По-прежнему тревожное состояние начало вновь побуждать во мне бунтаря, который никак не мог принять на веру столь резко развивающиеся события.
Она просила дождаться ее, я должен быть там, я не сумасшедший, она была там, и я уверен в том, что видел ее так же четко, как сейчас вижу перед глазами этот чертов брелок.
"Она спустится, а меня не будет на месте". Эта мысль вызвала жжение в груди. "Что я за человек, бросить ее там одну?"
Я нервно схватил ключи, озабоченный единой мыслью, как мне добраться скорее к Джеки.
23.
Что со мной происходит? Этого не может быть. Я здоровый человек, я не псих, что за бред, в конце концов?
Трасса была все еще мокрой, но дождь больше не шел. Опустевшая более обычного, но в меру для позднего часа, монотонная дорога не клонила меня ко сну. Напротив, я не находил себе места от возбуждения. Я не могу даже вспомнить, как я сориентировался, с какой части трассы мы приехали, не говоря уже о том, что не припомню знаков вдоль дороги, указавших мне путь.
Я ехал наобум с занятой мыслями головой и с нарастающим волнением, не в способности предсказать точно, что же меня ждет в доме.
Наконец, асфальт под колесами сменился землей, но это не заставило меня сбавить скорости, и мне пришлось включить дворники на лобовом стекле, чтобы суметь разглядеть дорогу впереди из-за словно накатывающих волн грязевых потоков, вызванных безжалостным вращением колес в лужах.
В тот самый час, когда я со всех сил пытался разглядеть всплывающую впереди дорогу и, казалось, перестал вовсе видеть что-либо, напряженно вглядываясь вдаль сквозь грязное стекло, в темноте одинокий образ дома возник снова ниоткуда.
Бросив машину во дворе, вблизи своей, оставленной здесь, я почти бежал ко входу.
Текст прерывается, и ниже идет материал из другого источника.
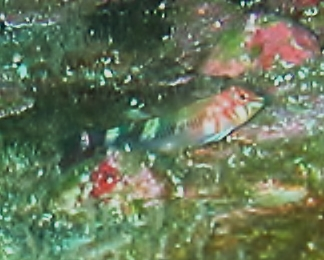 Axoclinus cocoensis en Roca Sucia, islas Cocos
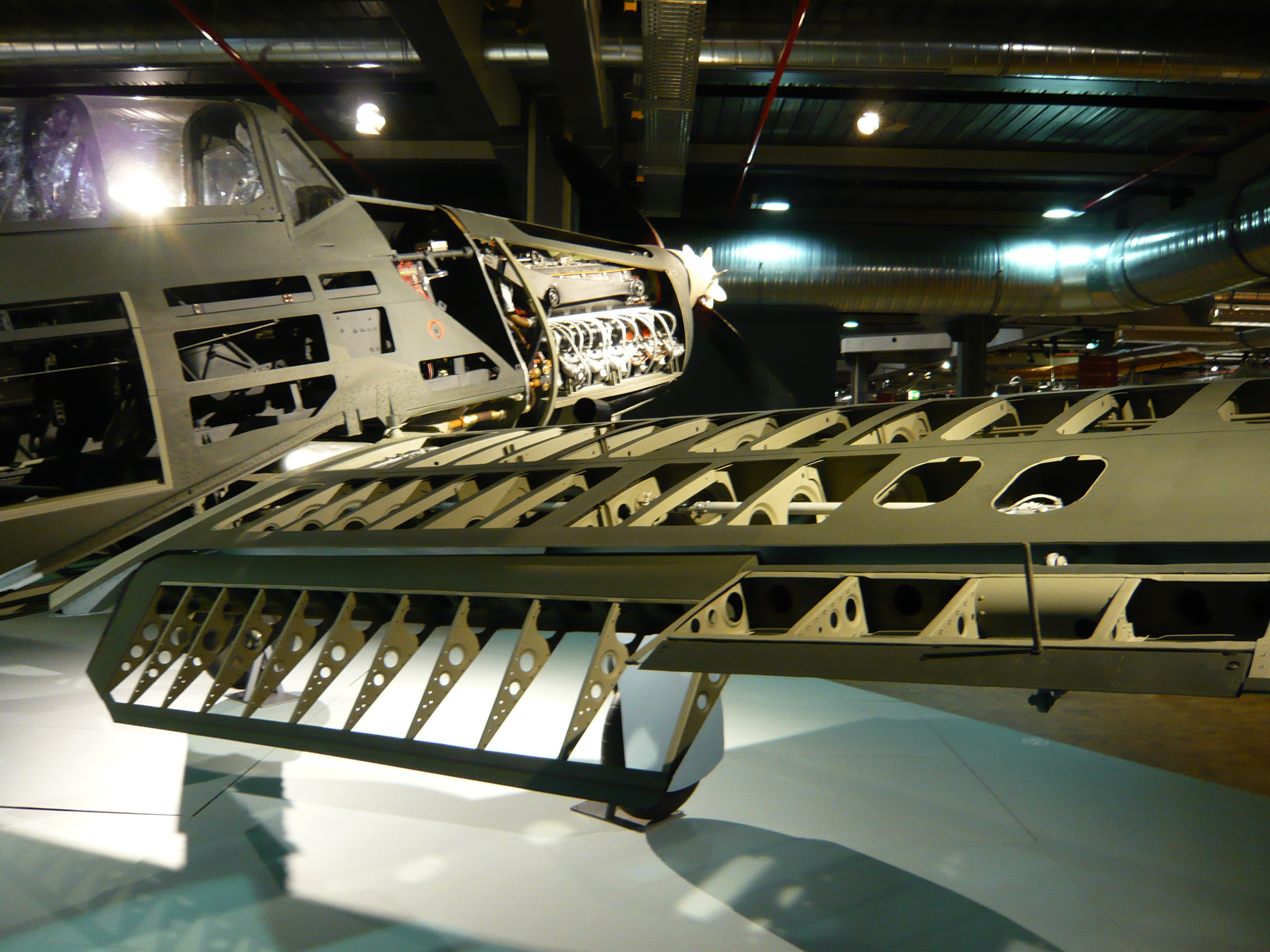 Arado Ar96 B1
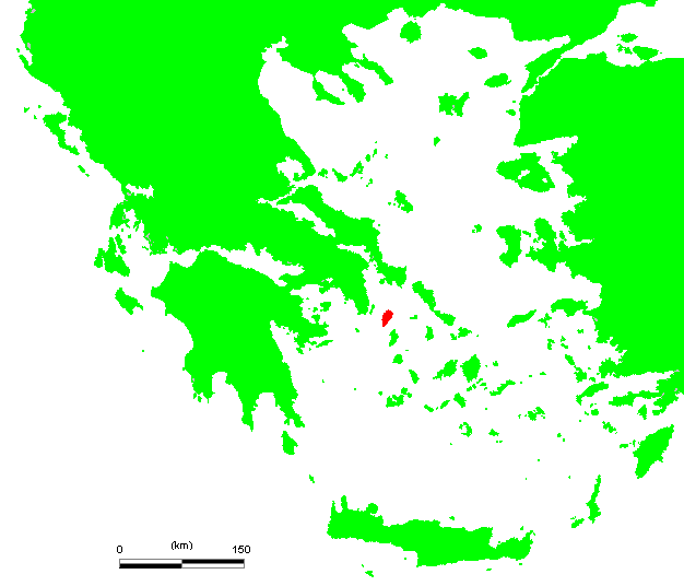 GR Kea.PNG (Greek island)
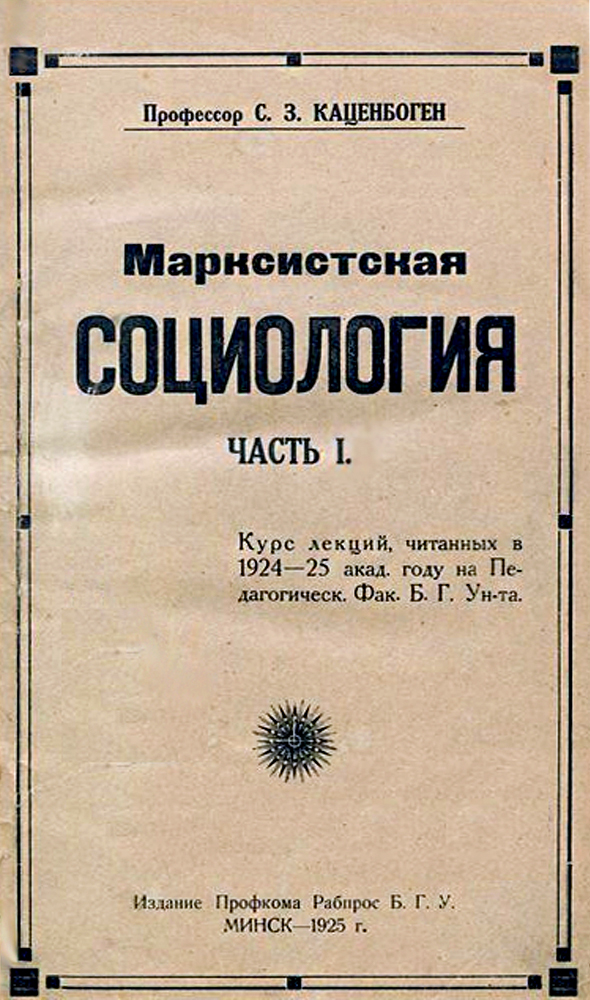 Тытульны ліст выдання: Марксистская социология: курс лекций, читанных в 1924―25 академическом году на Педагогическом факультете БГУ профессором С. З. Каценбогеным: В 2 ч. — Мн.: Издание профкома рабпрос БГУ, 1925.
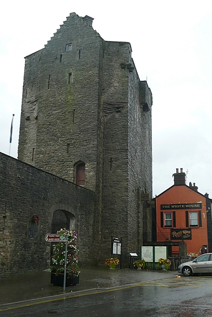 Roscrea Castle
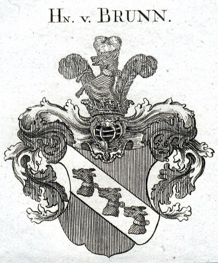 Wappen des mittelmärkischen Uradelsgeschlechts von Brunn, hier irrtümlich mit Doggen- statt Bärenköpfen.
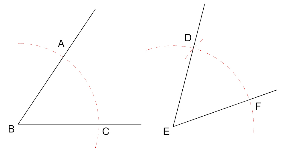 Transporte de ângulos do desenho geométrico
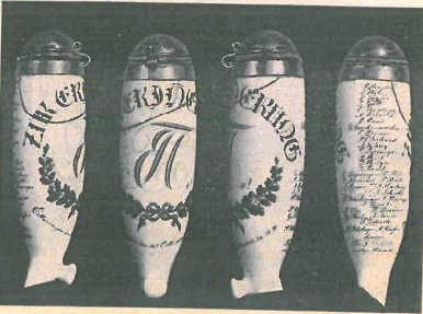 Bundeskopf der Elvacia Tübingen (1833-1836) (Pfeienkopf mit Zirkel und allen Namen der MItglieder)
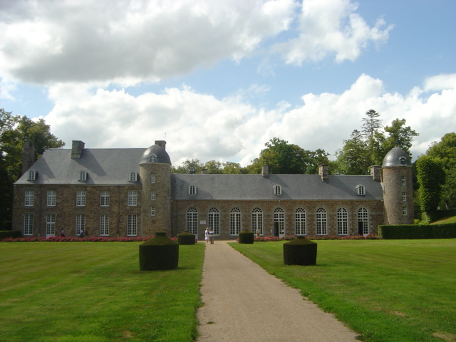 Façade avant du chateau de Pontécoulant
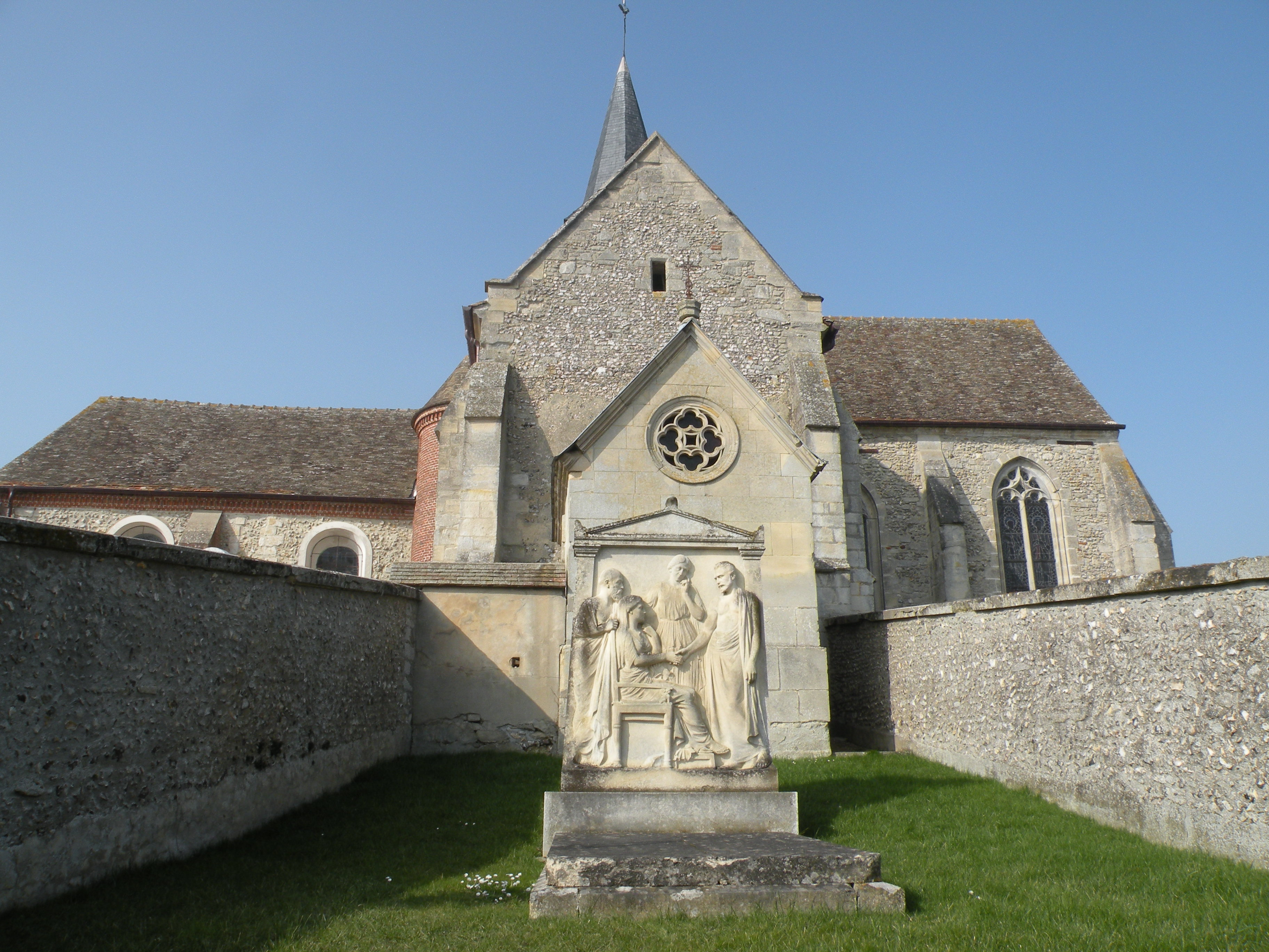 Église Saint Jean-Baptiste d'Énencourt-le-Sec Tombe de marie louise budin nee sasle 12 mai 1947

Не думаю, что я снова пережил странные галлюцинации, скорее от моей спешки, картинка в глазах начала прыгать в диссонансе с моим бегом, не совпадая с его амплитудой.
Я обратил внимание, что небо было уже почти ясным, чего я не мог заметить с салона машины. Обезумевший месяц ослепляюще ярко горел над головой, так что я не мог смотреть на него, не ощущая боли в глазах.
Чем ближе я оказывался ко входу, тем большим становилось мое возбужденное состояние.
Я дернул дверную ручку и очутился снова внутри дома, такого же темного изнутри, как краски ночи снаружи.
– Джеки? Джеки!
Я звал ее во всю мочь, не допуская мысли о ее отсутствии. Не включая свет в прихожей я бросился прямиком в комнату, но не обнаружил ее и там. Лунный свет с окон едва ли мог помочь разглядеть что-либо, и мне пришлось включить повсюду электрический свет. В комнате, затем на кухне, в прихожей, и замкнув круг, я вновь был в комнате, по-прежнему пустой.
– Джеки! Прошу тебя, ты нужна мне сейчас, Джеки! – все тише, но столь же истерически, умолял я.
Она возникла, как всегда неожиданно, я ощутил, что она должна была быть за моей спиной, и, обернувшись вокруг себя, я увидел ее.
– Джеки, я знал, что ты здесь, я знал, что я не сошел с ума! – я бросился к ней в объятия, разразившийся горячими слезами.
– Джеки, ты не поверишь, что они говорили, я был не прав, я поверил им, прости меня, я не дождался тебя… Это звучит глупо, но я уже начал думать, что тебя нет, понимаешь?.. – несвязные и спутанные в голове мысли хлынули с моих уст, я не мог толком соединить всех их во едино, не то чтобы высказать свои переживания, окончательно потеряв отличие реальности от вымысла.